When he quit the cave, I followed him down the snowy ravine and up again, fighting through the thorns behind him.

The time we’d hidden from the king’s troop on the road? The man hadn’t done it to defend me; he’d done it to protect himself!

I kept him in my sights for an hour as I worked up the courage to confront him. I didn’t get the chance. He was suddenly accosted by seven knights of the realm. They surrounded him with such speed he’d no chance to defend himself. Next they made him mount a horse. A part of me wanted to rush out in his defense, but the other wanted him to get what he deserved.

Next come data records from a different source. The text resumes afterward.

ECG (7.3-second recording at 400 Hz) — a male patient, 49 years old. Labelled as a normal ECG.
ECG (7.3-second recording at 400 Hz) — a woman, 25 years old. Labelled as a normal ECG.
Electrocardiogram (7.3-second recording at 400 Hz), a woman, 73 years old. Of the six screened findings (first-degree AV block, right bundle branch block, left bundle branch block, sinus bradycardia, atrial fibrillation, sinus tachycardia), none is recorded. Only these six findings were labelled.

Just before they rode off, Garth spotted me through the greenery. He looked somewhat stunned to see me. Before he glanced away, he shook his head, warning me to stay hidden.

The royal troop rode off in swirls of snow and mud, Garth’s dark hair clinging to his cheeks. He’d warned me not to show myself, but I couldn’t let him go so easily. I darted through the wood after the troop. The horses’ easy trotting pace in the thicker wood turned to a canter as the trees gave way to wider paths. The captors rode too far, too fast. At long last I gave up the chase and stood, breathless in the falling snow.

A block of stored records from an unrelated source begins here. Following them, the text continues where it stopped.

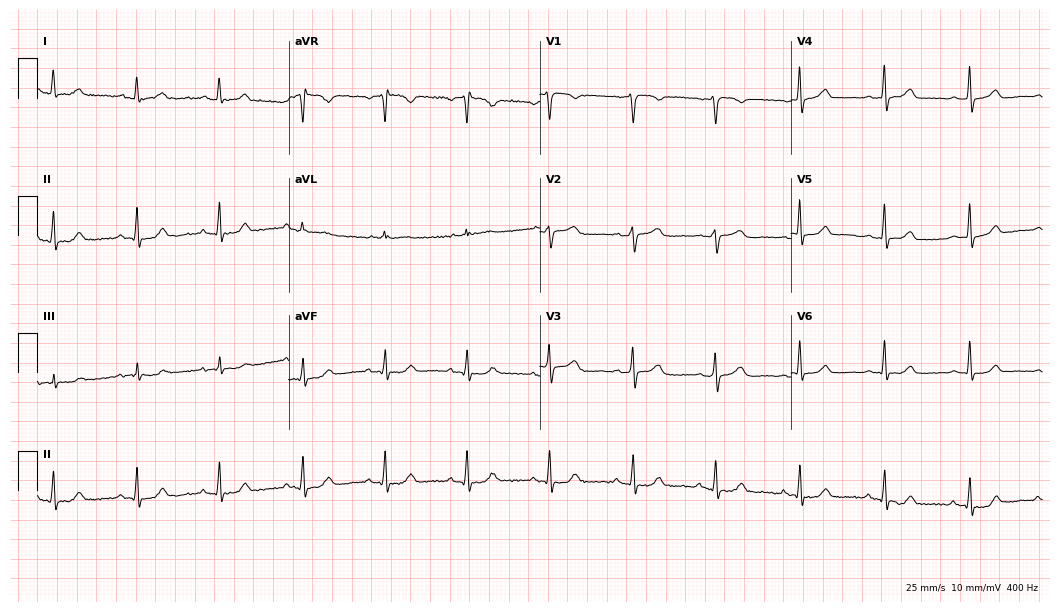
12-lead ECG from a 72-year-old woman. Recorded interpretation: within normal limits.
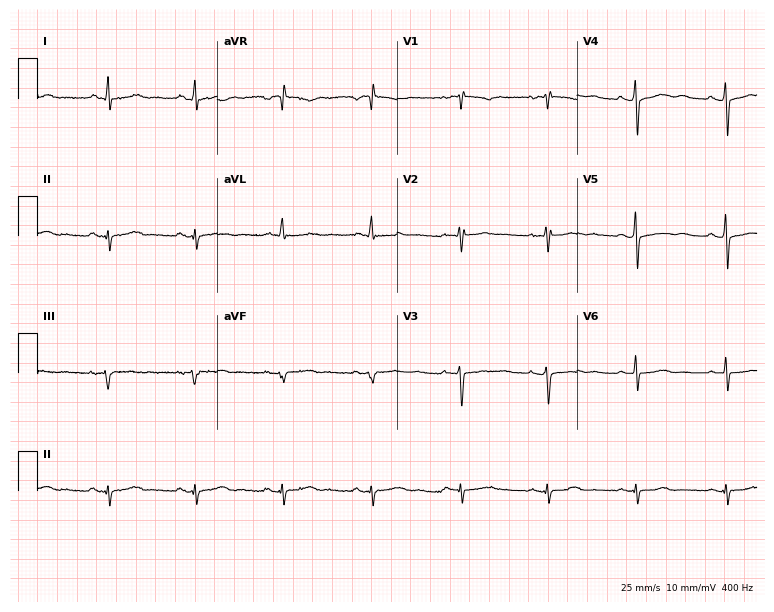
12-lead ECG from a 51-year-old female patient (7.3-second recording at 400 Hz). No first-degree AV block, right bundle branch block (RBBB), left bundle branch block (LBBB), sinus bradycardia, atrial fibrillation (AF) or sinus tachycardia recorded for this tracing. Other findings, if any, are not listed.
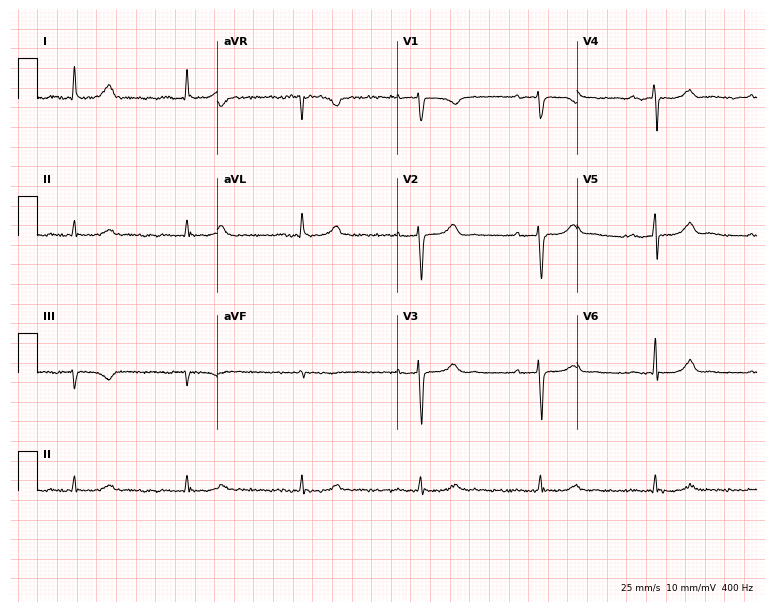
Electrocardiogram, a male, 64 years old. Interpretation includes first-degree AV block.

I hadn’t written Garth a good-bye letter. Pointless now. His name wasn’t even Garth. He’d lied to me from the start.

I wandered deeper in the wood, paying little attention to my steps as my mind repeated the same words over and over.
Garth. Bash. Huntsman. Thief. Garth. Bash. Huntsman. Thief.

Three days I journeyed north. DunGarrow drew me toward itself. The tugging sensation was stronger with each step as if I were in an invisible river.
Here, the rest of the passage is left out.